The Design Effect

3. What is the design effect?

The design effect (Deff) is a measure of the statistical inefficiency of a study design. It is calculated relative to the efficiency under simple random sampling (SRS), which is where we sample individuals at random from the target population. SRS is a highly efficient design statistically even though it tends to be a horrible design here from a practical viewpoint! SRS for a nationwide study would mean sampling single individuals from the country as a whole, driving from village to village each time, which would be a logistical nightmare.

Higher values of Deff indicate that there is some statistical inefficiency introduced by our study design, although this should not necessarily be seen as a bad thing. A study design that is 5 times less efficient may be 100 times cheaper to run, meaning we can recruit more people and overall get a higher power. As with all things related to study design, statistical efficiency is just one aspect that must be balanced against other considerations when coming up with an optimal design.

The design effect is mathematically defined as the variance of our estimator of interest under the current study design divided by the variance under SRS. Let c be our estimator of the prevalence under the multi-site design, and let s be our estimator under SRS. Then we can say:

$D_{eff} = \frac{var(\hat{p}_c)}{var(\hat{p}_s)}$

We have mentioned both of these variances in previous sections when talking about CIs. The variance under the multi-site analysis is given by $var(\hat{p}_c) = \frac{s^2}{c}$, and the variance under SRS is given by $var(\hat{p}_s) = \frac{\hat{p}(1 - \hat{p})}{nc}$. For our example data this gives Deff= 5.56. This is a fairly large design effect, meaning there is a large impact of overdispersion between sites that is creating a high degree of statistical inefficiency.

3.1 The effective sample size

Another way to think about this is in terms of the effective sample size (ESS). This is the number of effectively independent samples we have in our study, which will be smaller than the actual sample size whenever there is statistical inefficiency. ESS is simply calculated as the true sample size divided by the design effect: $n_E = \frac{nc}{D_{eff}}$. In our case we find that nE= 250 / 5.56 = 44.93, which we would round down to 44 to be conservative. Some people (myself included) find this to be a very useful way of thinking about statistical efficiency. Even though we went to all the trouble of sampling 250 individuals, the fact that people are so similar within a site means that, effectively, we only sampled 44 distinct individuals in total. This is a very “real world” way of thinking about something that can otherwise feel quite abstract.

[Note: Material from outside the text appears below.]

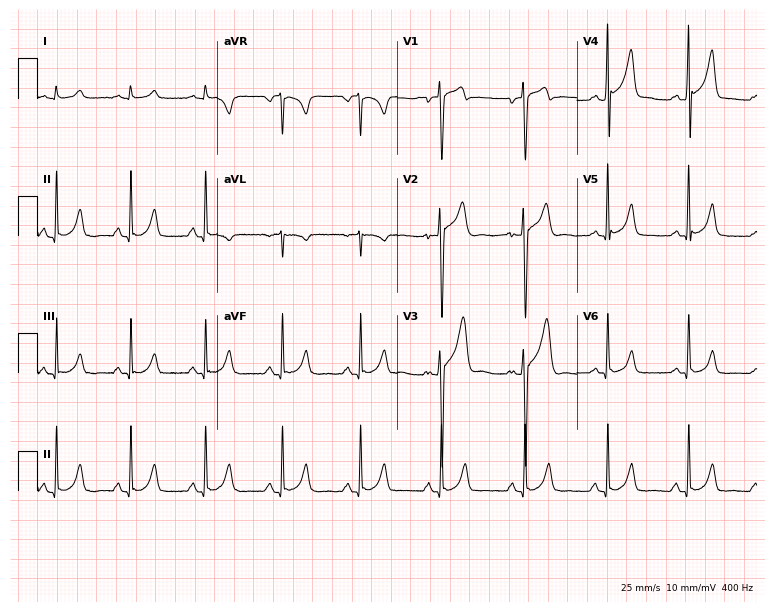
ECG — a 26-year-old male patient. Screened for six findings — first-degree AV block, right bundle branch block, left bundle branch block, sinus bradycardia, atrial fibrillation, sinus tachycardia — none is recorded. Only these six findings were labelled.
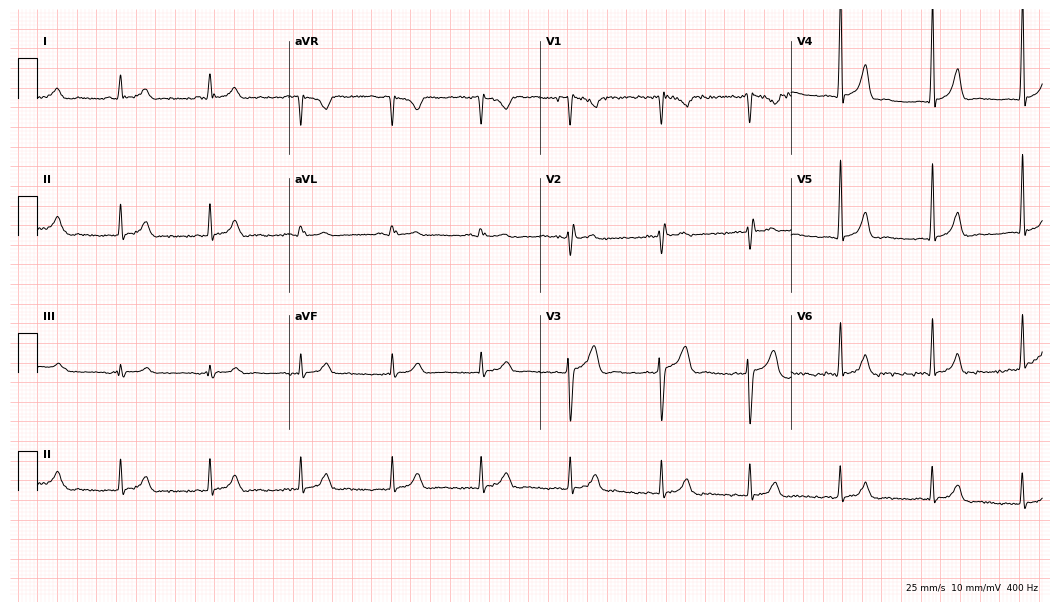
12-lead ECG from a male patient, 33 years old. Labelled as a normal ECG.

Now that we have an estimate of the sample size that takes account of correlations we could use this value within our original CI formula in place of the true sample size. Using nE in place of nc we obtain the interval $\hat{p} \pm z\sqrt{\frac{\hat{p}(1 - \hat{p})}{n_E}}$. At first glance this appears to give us yet another way of constructing CIs, but don’t be fooled. Once you substitute in the formula for nE and trace it back to the variance you’ll find that this simplifies to $\hat{p} \pm z\sqrt{\frac{\hat{p}(1 - \hat{p})}{nc}D_{eff}}$ and eventually to $\hat{p} \pm z\sqrt{\frac{s^2}{c}}$, which was our formula from the second CI method. So, the design effect doesn’t give us a magic way of dealing with the issue of ICC, it just gives us a different way of thinking about it. Rather than taking a whole new statistical approach it’s like we use the original approach but we “punish” the method for the inefficient design by stretching out the CIs to be wider. Either way you choose to look at it you get the same result.

3.2 Relating Deff to the ICC

The design effect can be related to the intra-cluster correlation coefficient (denoted r) through the formula:

Deff = 1 + (n − 1)r

Notice that when r = 1 (perfect correlation within sites) we find that Deff reaches its maximum value of n, and the effective sample size reaches its minimum value of $n_E = \frac{nc}{n} = c$. This should make some intuitive sense - when there is perfect correlation within sites we effectively have one observation per site because all subsequent observations will be dictated by the first.

But this formula also reveals one of the tricky things about Deff; that it only applies for a particular sample size. From the formula above we can see that a survey with twice the sample size (i.e., twice the n) will have roughly twice the Deff. This makes it difficult to compare values between studies. A design effect of 2 can mean a lot or a little, depending on the sample size of the study. On the other hand, the parameter r does not change with sample size, and so is more of an intrinsic property of the population. For this reason, we prefer to talk in terms of the ICC inside the DRpower package.